Она понимающе кивнула.
— Я все поняла и сейчас же отнесу письмо в деревню. Миссис Гау не хватится меня, если вы не будете вызывать меня примерно час.
— Хорошо, — согласилась я и подошла к своему письменному столу. — Дайте Джимми эту гинею, ему хватит на путешествие. И скажите, чтобы он торопился. Дело очень срочное.
В ее грустных глазах мелькнула тень улыбки.
— Мы освободим его, мисс Джулия! — сказала она радостно. — Я уверена в этом!
С этими словами Дженни вышла, и через несколько минут я видела, как она торопливо идет вдоль аллеи, придерживая на груди шаль, под которой, я не сомневалась, было спрятано письмо.

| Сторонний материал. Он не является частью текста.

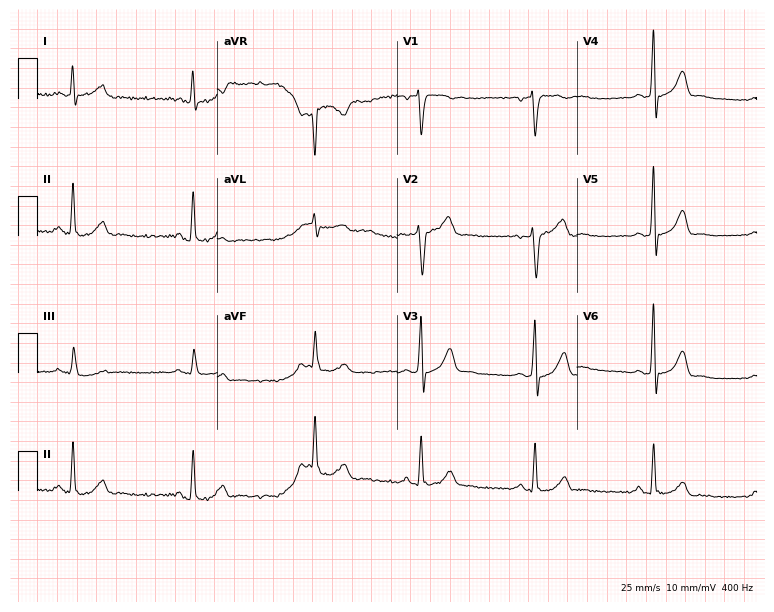
Standard 12-lead ECG recorded from a 58-year-old male patient (7.3-second recording at 400 Hz). The tracing shows sinus bradycardia (a sinus rate of 50 beats per minute or less).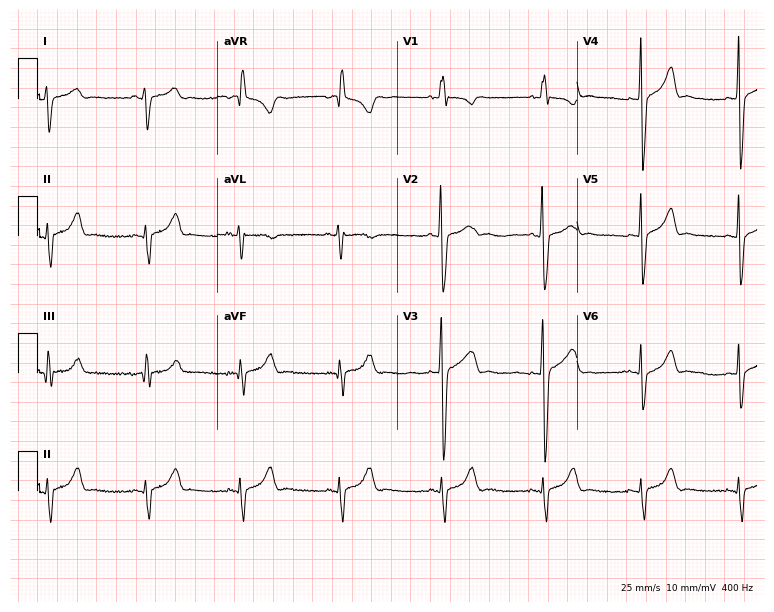
12-lead ECG from a 17-year-old male patient. No first-degree AV block, right bundle branch block (RBBB), left bundle branch block (LBBB), sinus bradycardia, atrial fibrillation (AF) or sinus tachycardia recorded for this tracing. Findings outside these six are not listed.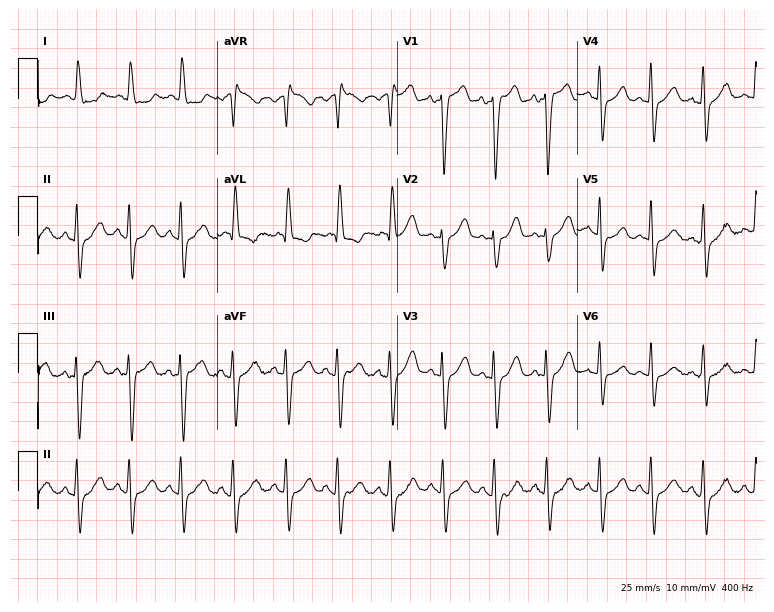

И я приготовилась ждать ответа.
Я подумала, что Джеймс, возможно, захочет написать мне после того, как увидится с Ральфом, и положила себе на ожидание неделю. Но я с нетерпением ждала возвращения Джимми. Я считала, что он непременно придет в Дауэр-хаус, чтобы передать, что видел Джеймса. Я терпеливо ждала три дня. Для верности я прождала еще четвертый. На пятый день я заказала экипаж и отправилась в Экр.